──────── Entries provided
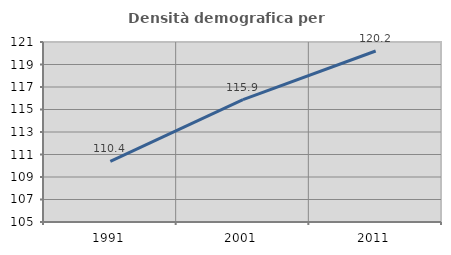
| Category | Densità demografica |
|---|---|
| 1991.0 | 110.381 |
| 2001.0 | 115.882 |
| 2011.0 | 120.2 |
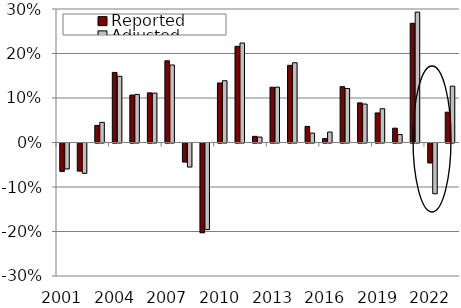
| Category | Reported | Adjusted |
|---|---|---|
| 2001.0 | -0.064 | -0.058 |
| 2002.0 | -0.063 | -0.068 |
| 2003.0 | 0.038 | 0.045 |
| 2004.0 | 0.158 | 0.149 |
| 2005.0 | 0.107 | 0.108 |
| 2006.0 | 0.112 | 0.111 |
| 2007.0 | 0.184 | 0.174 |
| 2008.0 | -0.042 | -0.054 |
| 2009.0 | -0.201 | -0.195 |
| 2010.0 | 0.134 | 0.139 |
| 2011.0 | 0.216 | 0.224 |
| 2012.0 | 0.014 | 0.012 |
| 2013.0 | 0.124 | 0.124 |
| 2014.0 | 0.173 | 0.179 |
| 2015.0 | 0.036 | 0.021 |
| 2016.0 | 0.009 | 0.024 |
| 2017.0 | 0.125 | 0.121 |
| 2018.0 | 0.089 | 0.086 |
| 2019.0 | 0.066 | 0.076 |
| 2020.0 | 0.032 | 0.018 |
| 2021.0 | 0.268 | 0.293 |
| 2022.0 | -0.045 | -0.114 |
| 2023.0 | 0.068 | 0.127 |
────────────────
──────── Entries provided
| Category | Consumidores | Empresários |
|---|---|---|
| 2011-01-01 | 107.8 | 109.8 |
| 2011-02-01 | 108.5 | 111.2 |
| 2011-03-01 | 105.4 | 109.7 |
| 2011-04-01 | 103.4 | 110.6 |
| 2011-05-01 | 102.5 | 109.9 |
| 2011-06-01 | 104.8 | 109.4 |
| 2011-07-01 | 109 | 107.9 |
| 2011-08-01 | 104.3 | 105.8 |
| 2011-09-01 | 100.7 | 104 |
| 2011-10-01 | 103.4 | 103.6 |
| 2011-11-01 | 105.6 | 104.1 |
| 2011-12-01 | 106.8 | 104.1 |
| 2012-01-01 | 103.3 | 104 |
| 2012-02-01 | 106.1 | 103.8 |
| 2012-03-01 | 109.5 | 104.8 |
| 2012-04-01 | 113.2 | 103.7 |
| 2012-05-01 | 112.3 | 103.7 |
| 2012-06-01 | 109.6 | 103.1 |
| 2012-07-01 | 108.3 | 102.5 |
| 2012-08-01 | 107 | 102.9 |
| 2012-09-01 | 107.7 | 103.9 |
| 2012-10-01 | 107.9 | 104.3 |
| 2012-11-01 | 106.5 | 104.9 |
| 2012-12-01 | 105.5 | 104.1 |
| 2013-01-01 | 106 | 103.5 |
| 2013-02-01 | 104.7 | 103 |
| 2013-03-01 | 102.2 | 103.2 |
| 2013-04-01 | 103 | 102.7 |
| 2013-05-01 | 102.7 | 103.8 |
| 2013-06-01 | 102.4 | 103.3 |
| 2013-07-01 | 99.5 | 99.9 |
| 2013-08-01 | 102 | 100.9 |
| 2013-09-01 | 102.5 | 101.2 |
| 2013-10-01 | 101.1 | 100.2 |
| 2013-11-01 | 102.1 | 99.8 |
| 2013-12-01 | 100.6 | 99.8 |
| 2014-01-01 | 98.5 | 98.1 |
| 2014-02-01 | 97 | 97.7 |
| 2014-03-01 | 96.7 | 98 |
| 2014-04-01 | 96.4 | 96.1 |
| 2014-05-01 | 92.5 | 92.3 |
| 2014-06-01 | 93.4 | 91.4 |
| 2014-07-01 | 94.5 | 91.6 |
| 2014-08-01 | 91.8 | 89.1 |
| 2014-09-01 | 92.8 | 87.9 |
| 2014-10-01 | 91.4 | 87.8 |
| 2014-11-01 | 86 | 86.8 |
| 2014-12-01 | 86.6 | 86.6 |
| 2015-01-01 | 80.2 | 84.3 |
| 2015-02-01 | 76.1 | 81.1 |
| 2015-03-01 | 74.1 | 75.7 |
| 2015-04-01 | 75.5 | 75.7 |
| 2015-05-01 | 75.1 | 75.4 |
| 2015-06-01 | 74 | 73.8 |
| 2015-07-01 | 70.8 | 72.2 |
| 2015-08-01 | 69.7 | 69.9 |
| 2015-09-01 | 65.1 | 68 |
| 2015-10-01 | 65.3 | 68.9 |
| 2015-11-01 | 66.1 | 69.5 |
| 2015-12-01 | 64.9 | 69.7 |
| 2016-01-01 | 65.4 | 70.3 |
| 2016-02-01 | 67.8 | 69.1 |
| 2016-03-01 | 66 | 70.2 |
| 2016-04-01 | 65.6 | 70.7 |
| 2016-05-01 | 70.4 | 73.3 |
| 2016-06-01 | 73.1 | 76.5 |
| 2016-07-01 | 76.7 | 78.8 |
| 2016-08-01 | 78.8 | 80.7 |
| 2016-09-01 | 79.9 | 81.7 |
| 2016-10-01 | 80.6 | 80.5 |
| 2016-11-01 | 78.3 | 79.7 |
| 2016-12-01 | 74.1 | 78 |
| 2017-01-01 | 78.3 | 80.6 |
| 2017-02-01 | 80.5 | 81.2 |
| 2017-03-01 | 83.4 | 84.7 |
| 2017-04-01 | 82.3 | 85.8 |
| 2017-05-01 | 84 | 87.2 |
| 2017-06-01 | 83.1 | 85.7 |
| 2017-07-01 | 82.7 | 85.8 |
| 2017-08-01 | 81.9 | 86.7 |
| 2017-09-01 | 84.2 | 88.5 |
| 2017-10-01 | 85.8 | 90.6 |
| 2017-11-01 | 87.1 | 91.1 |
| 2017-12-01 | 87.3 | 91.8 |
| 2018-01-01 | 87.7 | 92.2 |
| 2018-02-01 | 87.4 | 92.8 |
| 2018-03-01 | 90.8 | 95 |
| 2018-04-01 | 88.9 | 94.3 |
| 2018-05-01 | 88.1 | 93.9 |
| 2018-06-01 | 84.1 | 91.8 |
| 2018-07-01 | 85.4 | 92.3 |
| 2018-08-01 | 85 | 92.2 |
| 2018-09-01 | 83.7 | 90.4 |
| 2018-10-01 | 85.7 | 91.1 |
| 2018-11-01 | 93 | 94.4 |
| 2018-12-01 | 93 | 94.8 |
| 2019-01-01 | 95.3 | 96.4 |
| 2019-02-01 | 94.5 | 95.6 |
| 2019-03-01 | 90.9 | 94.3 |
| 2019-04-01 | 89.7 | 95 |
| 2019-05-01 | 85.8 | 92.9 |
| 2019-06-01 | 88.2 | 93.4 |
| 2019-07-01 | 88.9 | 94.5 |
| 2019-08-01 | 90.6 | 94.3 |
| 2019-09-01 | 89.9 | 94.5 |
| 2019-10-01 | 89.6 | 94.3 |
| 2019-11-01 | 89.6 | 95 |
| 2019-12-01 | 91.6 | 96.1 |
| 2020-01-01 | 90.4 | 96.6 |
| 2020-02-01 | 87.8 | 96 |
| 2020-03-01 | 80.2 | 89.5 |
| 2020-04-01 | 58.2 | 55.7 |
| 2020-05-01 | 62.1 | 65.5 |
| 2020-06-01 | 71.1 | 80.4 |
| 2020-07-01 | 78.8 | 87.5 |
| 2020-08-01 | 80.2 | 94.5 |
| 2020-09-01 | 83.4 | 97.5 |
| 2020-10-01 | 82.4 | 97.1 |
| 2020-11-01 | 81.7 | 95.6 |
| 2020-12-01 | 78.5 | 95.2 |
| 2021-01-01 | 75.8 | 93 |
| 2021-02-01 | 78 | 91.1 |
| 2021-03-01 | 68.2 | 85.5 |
────────────────
──────── Entries provided
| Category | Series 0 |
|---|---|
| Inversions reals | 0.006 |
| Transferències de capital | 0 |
────────────────
- **Aim of the task**
Could you transcribe exactly the entries above, but only the lines from the one with "Densità demografica |" through the one with "0.068 | 0.127 |", and without pictures?

- **Solution below**
| Category | Densità demografica |
|---|---|
| 1991.0 | 110.381 |
| 2001.0 | 115.882 |
| 2011.0 | 120.2 |
| Category | Reported | Adjusted |
|---|---|---|
| 2001.0 | -0.064 | -0.058 |
| 2002.0 | -0.063 | -0.068 |
| 2003.0 | 0.038 | 0.045 |
| 2004.0 | 0.158 | 0.149 |
| 2005.0 | 0.107 | 0.108 |
| 2006.0 | 0.112 | 0.111 |
| 2007.0 | 0.184 | 0.174 |
| 2008.0 | -0.042 | -0.054 |
| 2009.0 | -0.201 | -0.195 |
| 2010.0 | 0.134 | 0.139 |
| 2011.0 | 0.216 | 0.224 |
| 2012.0 | 0.014 | 0.012 |
| 2013.0 | 0.124 | 0.124 |
| 2014.0 | 0.173 | 0.179 |
| 2015.0 | 0.036 | 0.021 |
| 2016.0 | 0.009 | 0.024 |
| 2017.0 | 0.125 | 0.121 |
| 2018.0 | 0.089 | 0.086 |
| 2019.0 | 0.066 | 0.076 |
| 2020.0 | 0.032 | 0.018 |
| 2021.0 | 0.268 | 0.293 |
| 2022.0 | -0.045 | -0.114 |
| 2023.0 | 0.068 | 0.127 |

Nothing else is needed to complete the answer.